Escrito por: Equipe Bolso do Investidor
Data da publicação: 20/10/2025

A recente valorização do ouro chama atenção para algo mais profundo do que simples especulação: segundo a análise da Goldman Sachs, a forte alta e a escalada da procura pelo ativo estão firmemente sustentadas por fundamentos estruturais. O banco projeta que o metal pode alcançar níveis vistos na década de 1970, quando a corrida ao ouro por motivos macroeconômicos registrou um dos seus maiores picos.
Alta expressiva e fundamentos por trás do rali
Em 2025, o preço do ouro registrou uma valorização de cerca de 65%. A escalada foi impulsionada por múltiplos fatores: tensão comercial entre os Estados Unidos e a China, expectativa de cortes de taxas de juros pelo Federal Reserve e o movimento contínuo de aquisições por bancos centrais. A analista de commodities da Goldman Sachs, Lina Thomas, declarou que “o rally continua baseado em fundamentos, não em frenesi”.
Na sexta-feira (17 de outubro de 2025), o ouro atingiu nova máxima próxima a US$ 4.242 por onça. A Goldman elevou sua projeção para o metal em cerca de US$ 4.900 até o final de 2026. A gestora calcula ainda que o mercado de ouro, sendo relativamente menor em capitalização do que as bolsas ou o mercado de títulos do Tesouro dos EUA, tem o potencial de subir mais rapidamente sob ambiente adverso.
Paralelo com os anos 70 e implicações históricas
A Goldman Sachs traça uma analogia entre o momento atual e a década de 1970, quando os preços do ouro saltaram de US$ 35 para US$ 850 entre 1970 e 1980, um aumento de mais de 2.300%. Embora as circunstâncias sejam diferentes, hoje não há padrão-ouro, o banco aponta que o conjunto: inflação elevada, desaceleração econômica dos EUA, tensão geopolítica e compras de ouro pelos bancos centrais formam uma combinação similar ao que impulsionou a ascensão daquele período.
A previsibilidade desses elementos, conforme Thomas, sugere que a demanda por ouro não se esgotou e que o atual ciclo pode estar apenas no início.
O que motiva a demanda estrutural e o que monitorar
A interpretação da Goldman Sachs destaca três vetores principais:
- Os bancos centrais continuam a inevitavelmente diversificar reservas em um contexto de dólar pressionado, o que gera demanda institucional de grande escala.

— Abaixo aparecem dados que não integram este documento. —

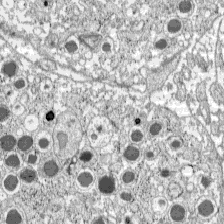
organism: C57BL Mouse
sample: Pancreatic islet

- A expectativa de cortes nas taxas de juros reais nos EUA diminui o custo de oportunidade de manter ouro, que não paga juros, mas se valoriza quando os rendimentos estão comprimidos.
- A percepção de risco macroeconômico, seja inflação, déficit fiscal ou conflito internacional, favorece o ouro como hedge de longo prazo, não apenas como ativo de proteção de curto prazo.
Para investidores, isso significa que não basta observar o preço atual: é preciso monitorar os fluxos de investimento institucional, a evolução dos rendimentos reais e a participação dos bancos centrais nas compras do metal.
Visão do Bolso do Investidor
A mensagem da Goldman Sachs oferece um apoio importante para o investidor interessado em ouro: diferentemente de um movimento puramente especulativo, as bases da alta são macroeconômicas, o que amplia o horizonte de validade do rali. Para quem possui ou pretende incluir ouro em carteira, isso reforça o papel do metal como reserva de valor e alternativa contra risco sistêmico. Ao mesmo tempo, não significa que o ativo seja isento de risco: os retornos já avançaram muito, e fatores como subida de juros, reviravoltas políticas ou dissipação do medo global podem gerar correções abruptas. A chave será a diversificação e o alinhamento percentual adequado de ouro dentro de uma carteira que visa proteção e não apenas ganhos explosivos.
Conclusão
Com a demanda por ouro vista pela Goldman Sachs como sustentada por fundamentos e com projeção de atingir níveis recordes, o metal se consolida como uma protagonista do atual ciclo de investimentos. Investidores e gestores devem acompanhar de perto: os próximos movimentos do Federal Reserve, as decisões de compra de bancos centrais e a evolução da inflação global podem ditar o rumo da cotação. A questão não é mais se o ouro pode subir, mas até onde pode ir, e qual será o impacto dessa trajetória para portfólios globais.